Facts: The claimant suffered a compensable injury on October 31, 2001. As a result of the injury, the Employer/Carrier (E/C) provided, among other things, 104 weeks’ worth of temporary indemnity benefits ending on December 3, 2004. The claimant returned to work from 2005 until April 2007, when he underwent shoulder surgery for one of his compensable injuries. As a result, the claimant was removed from work from April 30, 2007, to June 12, 2007, and was restricted from working full-duty from June 13, 2007, to September 14, 2007.

The claimant filed two petitions for benefits seeking, among other things, additional temporary disability benefits or, in the alternative, PTD benefits.

Analysis: Relying on the 104-week statutory limitation contained in paragraphs 440.15(2)(a) and 440.15(4)(b), Florida Statutes (2001), the JCC denied the request for temporary benefits. The JCC also denied the request for PTD benefits, reasoning that the claimant did not meet his burden to prove entitlement to such under the law in effect on the date of his accident. The claimant appealed.

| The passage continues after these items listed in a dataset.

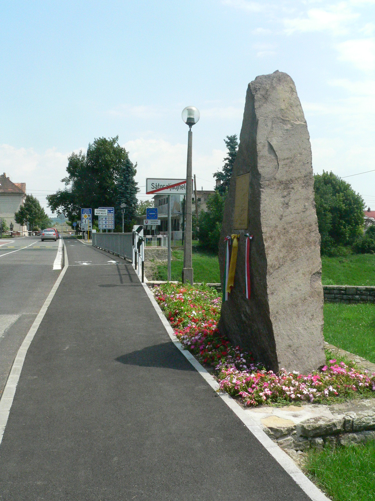 Az egykori Zemplén vármegye kettévágásának emlékműve Sátoraljaújhelyen
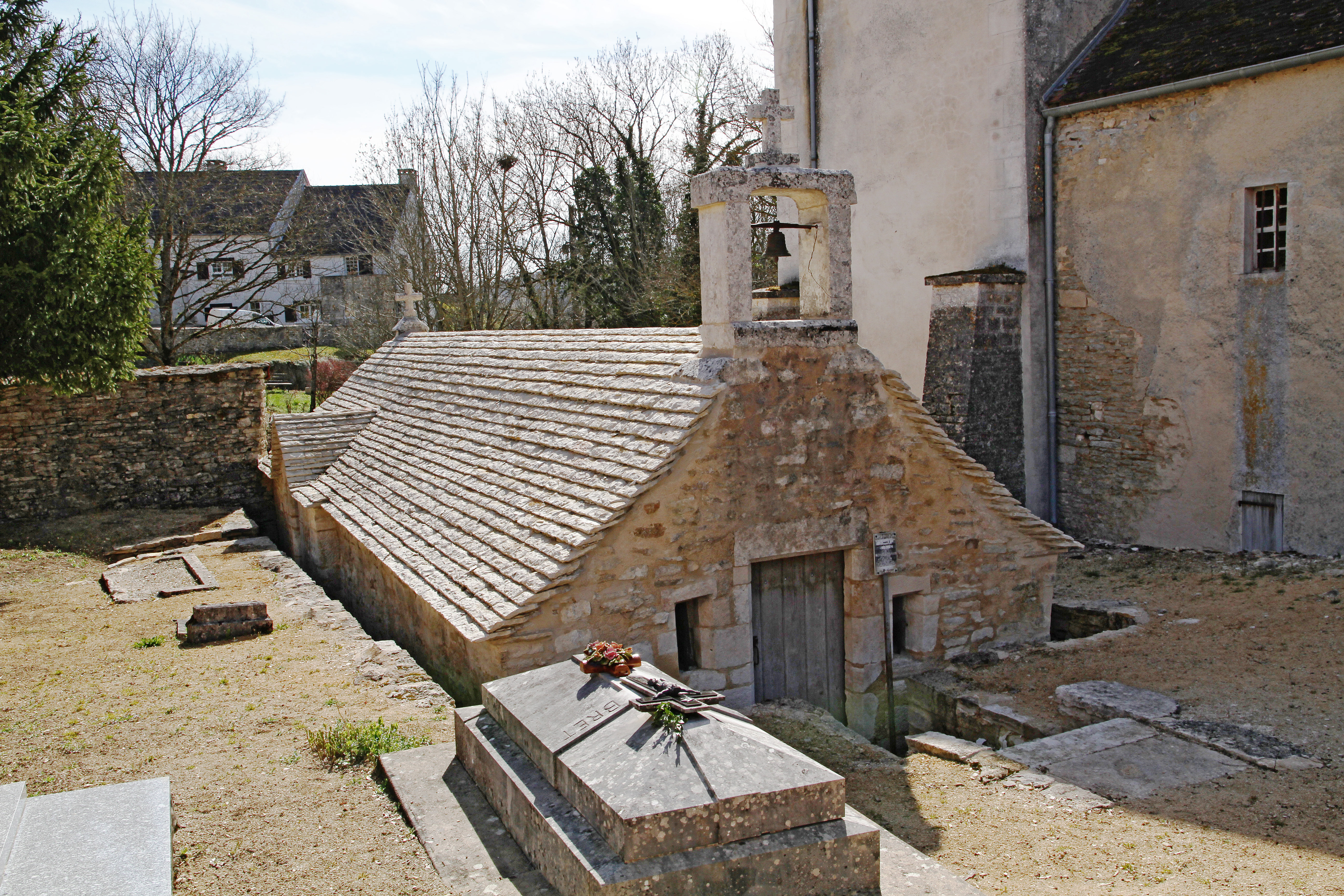 Chapelle Saint-Frodulphe dans le cimetière de Barjon
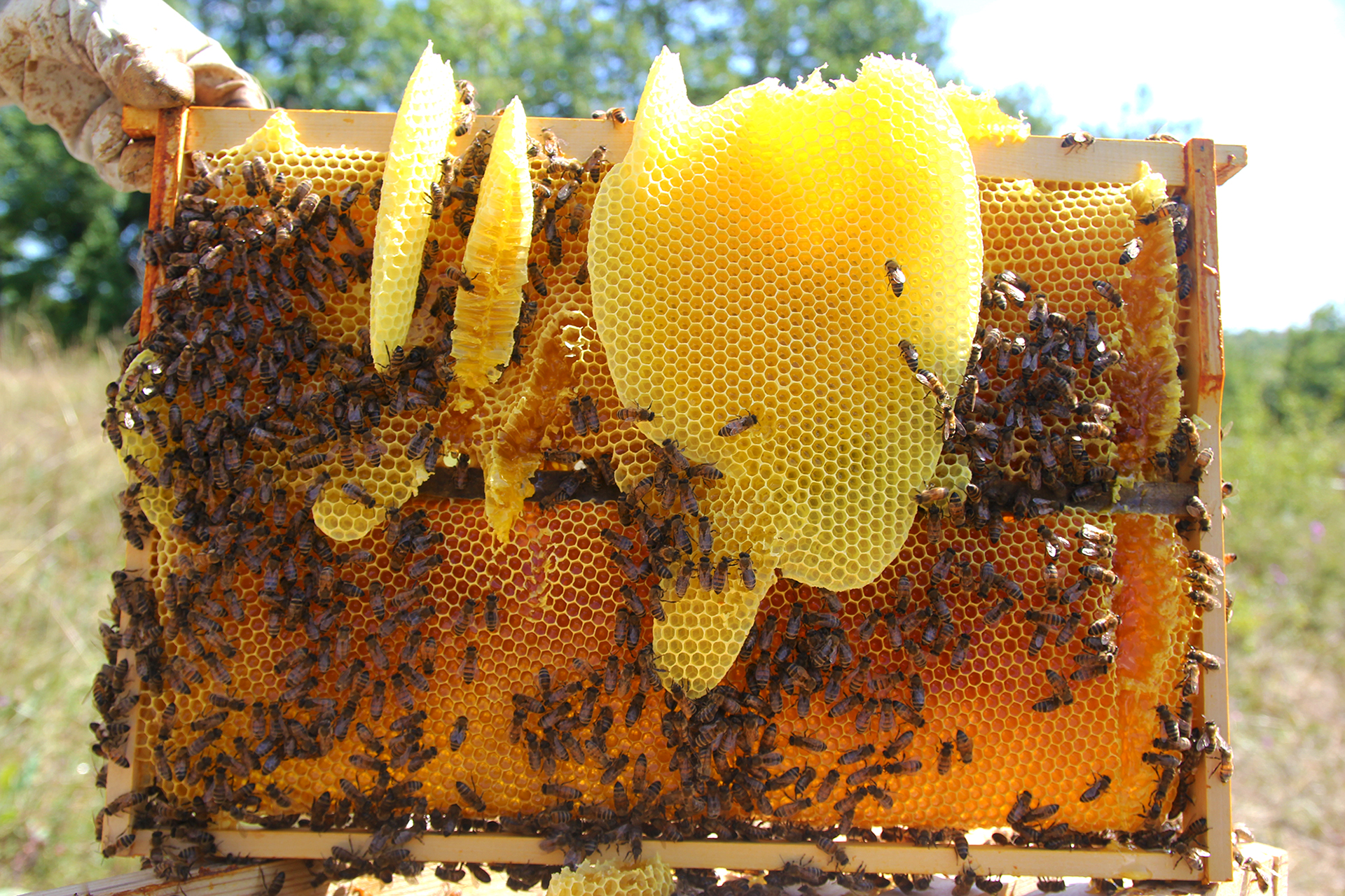 Cire d'abeille sur un cadre de corps de ruche.
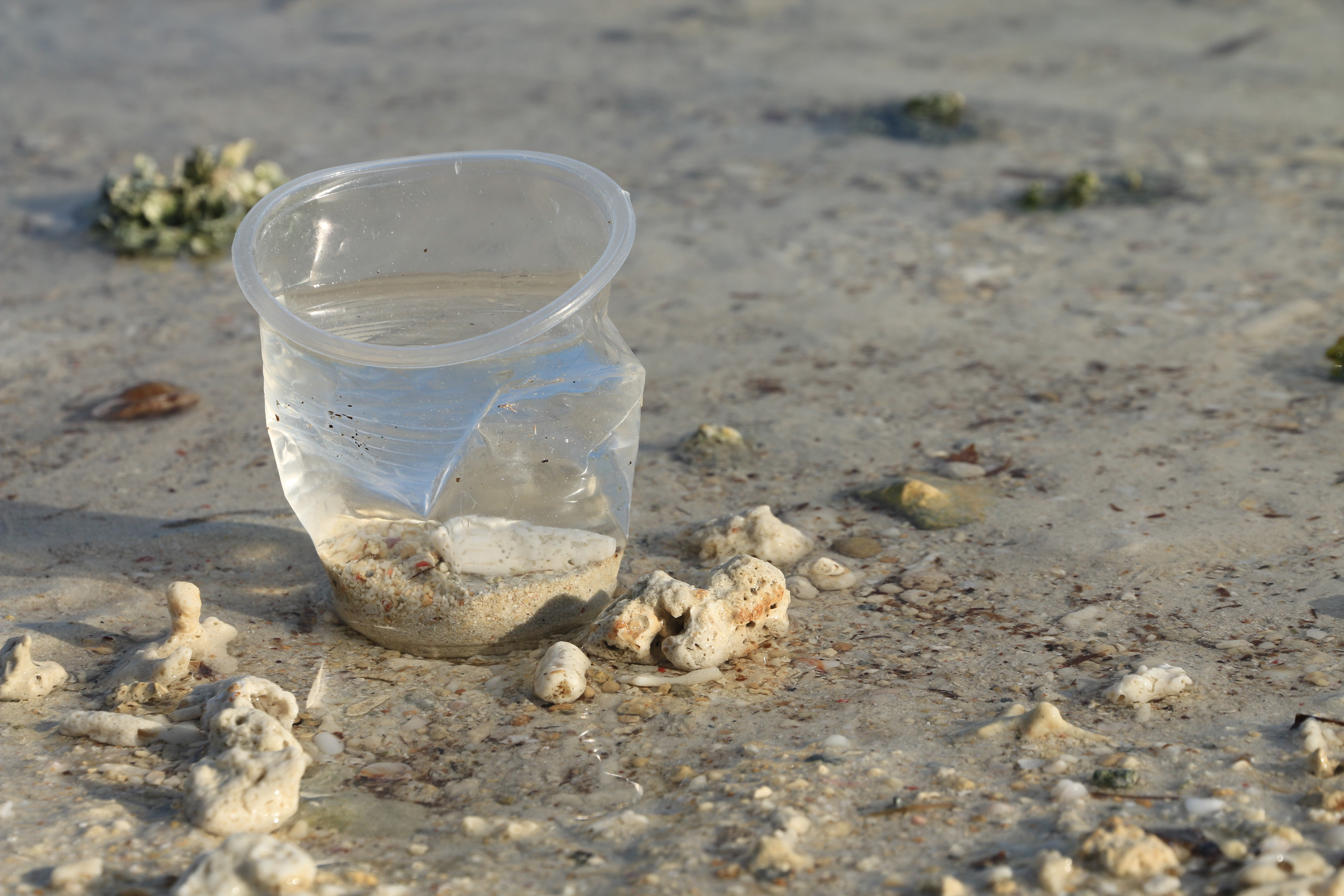 even screwed

The 1st DCA agreed that the JCC properly applied their decision in Westphal v. City of St. Petersburg, 122 So. 2d 440 (Fla. 1st DCA 2013) (en banc), when she denied the requests for PTD benefits and for temporary benefits beyond the 104-week statutory limitation. The Court pointed out that while Westphal supplants a claimant’s need to establish attainment of MMI, the claimant still needs to prove the other elements of a claim for PTD benefits. Although Westphal makes a claimant “eligible to assert a claim for permanent and total disability benefits,” it does not automatically entitle a claimant to the payment of such benefits, and the claimant was still required to present evidence that he otherwise meets the legal standards for such an award.

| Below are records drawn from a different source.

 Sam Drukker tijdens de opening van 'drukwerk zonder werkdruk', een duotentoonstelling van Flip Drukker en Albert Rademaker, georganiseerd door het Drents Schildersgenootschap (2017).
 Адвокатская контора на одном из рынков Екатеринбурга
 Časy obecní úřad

Facts: The claimant appealed the JCC’s order denying stipulated litigation costs of $200 payable by the E/C.

After the claimant prevailed on a claim for medical benefits, the parties stipulated to an E/C-paid attorney fees and costs and submitted it to the JCC for approval. The JCC denied the stipulation because no supporting documentation describing the costs was provided. The JCC expressed concern that he was unable to determine if the claimed costs were truly costs as opposed to attorney’s fees disguised as costs. The claimant argued that no documentation was necessary since Florida Administrative Code Rule 60Q-6.123(5) provides, in part, that “[a] claim for cost reimbursement in the amount of $250 or less shall not be set forth with specificity or detail.” The JCC rejected the claimant’s argument based upon his determination that the administrative rule is not valid. The Court concluded, however, that both the JCC and Claimant mistakenly applied rule 60Q-6.123(5) to this case.

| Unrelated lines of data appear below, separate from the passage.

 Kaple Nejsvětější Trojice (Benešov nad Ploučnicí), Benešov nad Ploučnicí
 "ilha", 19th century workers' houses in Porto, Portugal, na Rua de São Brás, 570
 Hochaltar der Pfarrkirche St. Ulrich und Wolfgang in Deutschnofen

Analysis: The Court said that rule 60Q-6.123(5) applies only to settlements under section 440.20(11), Florida Statutes, where a claimant is responsible for paying his or her own attorney’s fees and costs. In contrast, the stipulation in this situation was for E/C-paid costs. Florida Administrative Code Rule 60Q-6.124(2), which is the applicable rule for fees and costs paid by a carrier apart from section 440.20(11) settlements, permits parties to “stipulate to the payment of attorney’s fees and costs,” with no requirement that the agreed-upon costs be justified or detailed. Such matters are governed by the law of contracts and settlement, with no specialized rules.

The Court pointed out that the claimant was not being asked to pay the costs incurred by his lawyer and that the JCC’s apparent concern for Claimant’s welfare was misplaced.